Jordan normal as transformation with respect to the basis of eigenvectors I have the following matrix
$$A = \begin{pmatrix}
      2 & 0 & 1 & -3 \\
      0 & 2 & 10 & 4 \\
      0 & 0 & 2 &  0 \\
      0 & 0 & 0 &  3 \\
      \end{pmatrix}$$
and its Jordan normal form is 
$$J = \begin{pmatrix}
      2 & 0 & 0 & 0 \\
      0 & 2 & 1 & 0 \\
      0 & 0 & 2 &  0 \\
      0 & 0 & 0 &  3 \\
\end{pmatrix}$$
with the linearly independent set of eigenvectors:
$$P = \begin{pmatrix}
       0 & 1 & 0 & -3 \\
       1 & 10 & 0 & 4 \\
       0 & 0 & 1 &  0 \\
       0 & 0 & 0 &  1 \\
      \end{pmatrix}$$
where $J = P^{-1} A P$. I am told that the following relations hold:
$$A\mathbf{v_{1}} = 2\mathbf{v_{1}}, \qquad A\mathbf{v_{2}} = 2\mathbf{v_{2}}, \qquad A\mathbf{v_{3}} = \mathbf{v_{2}} + 2\mathbf{v_{3}}, \qquad A\mathbf{v_{4}} = 3\mathbf{v_{4}}$$
In the case of $\mathbf{v_{1}}, \mathbf{v_{2}}, \mathbf{v_{4}}$, it makes total sense since this is due to the fundamental relation $A\mathbf{v} = \lambda \mathbf{v}$. Also, I see how $A\mathbf{v_{3}} = A_{2} +2A_{3}$, where $A_{2}$ and  $A_{3}$ are the second and third column vectors of thre matrix $A$. This is simply multiplying $\mathbf{A}$ by $\mathbf{v_{3}}$. However, my intuition is failing me in seeing how 
$$A\mathbf{v_{3}} = \mathbf{v_{2}} + 2\mathbf{v_{3}}$$
I am told that this is simply because $J$ represents the transformation corresponding to $A$ with respect to the basis $\big\{\mathbf{v_{1}}, \mathbf{v_{2}}, \mathbf{v_{3}}, \mathbf{v_{4}}\big\}$. Any pointers that can help me understand this?

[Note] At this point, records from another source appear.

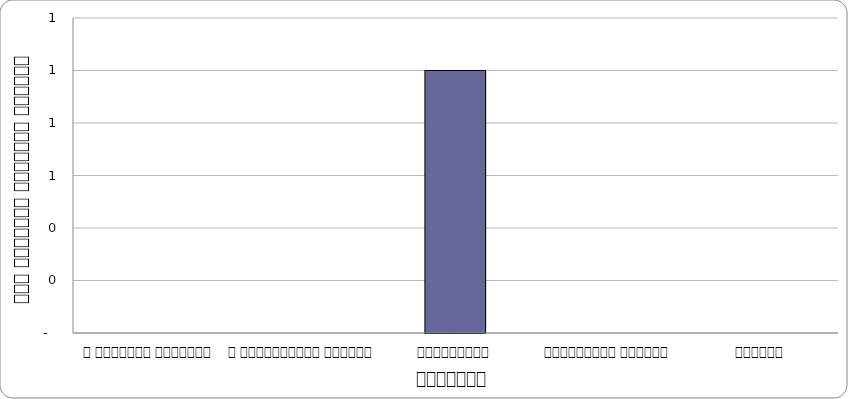
| Category | आन्दोलन |
|---|---|
| द हिमालयन टाइम्स् | 0 |
| द काठमाण्डौं पोस्ट् | 0 |
| कान्तिपुर | 1 |
| अन्नपूर्ण पोस्ट् | 0 |
| नागरिक | 0 |

 A: One way of seeing where equations like  $\ A\mathbf{v_{3}} = \mathbf{v_{2}} + 2\mathbf{v_{3}}\ $ come from, which I found helpful when first introduced to Jordan forms, is the definition of the invariant subspace corresponding to an eigenvalue $\ \lambda\ $ as that spanned by the non-zero vectors $\ \mathbf{v} $ for which $\ \left(A-\lambda I\right)^{\,k}  \mathbf{v}=0\ $ for some positive integer $\ k\ $.  If $\ k=1\ $, then $\ \mathbf{v}\ $ is an eigenvector, but if $\ k>1\ $ and $\ \left(A-\lambda I\right)^{\,k-1}  \mathbf{v}\ne0\ $ then it isn't.  However, if we put $\ \mathbf{v}_i=\left(A-\lambda I\right)^{\,i}  \mathbf{v}\ $ for $\ i=0,1,\dots,k-1\ $, then we have $\ A\mathbf{v}_i=\lambda \mathbf{v}_i + \mathbf{v}_{i+1}\ \ $, with $\ \mathbf{v}_{k-1}\ $ being an eigenvector.
A: B= $\big\{ v_{1},v_{2}, v_{3}, v_{4} \big\} $
$P^{-1}_{B} [A \mathbf{v_{3}}] = [A \mathbf{v_{3}}]_{B}  =  \begin{bmatrix}
       0 \\
       1 \\
       2 \\
       0\\
 \end{bmatrix}$ 
... from the change of basis formula: $x = P_{B}[x]_{B}$.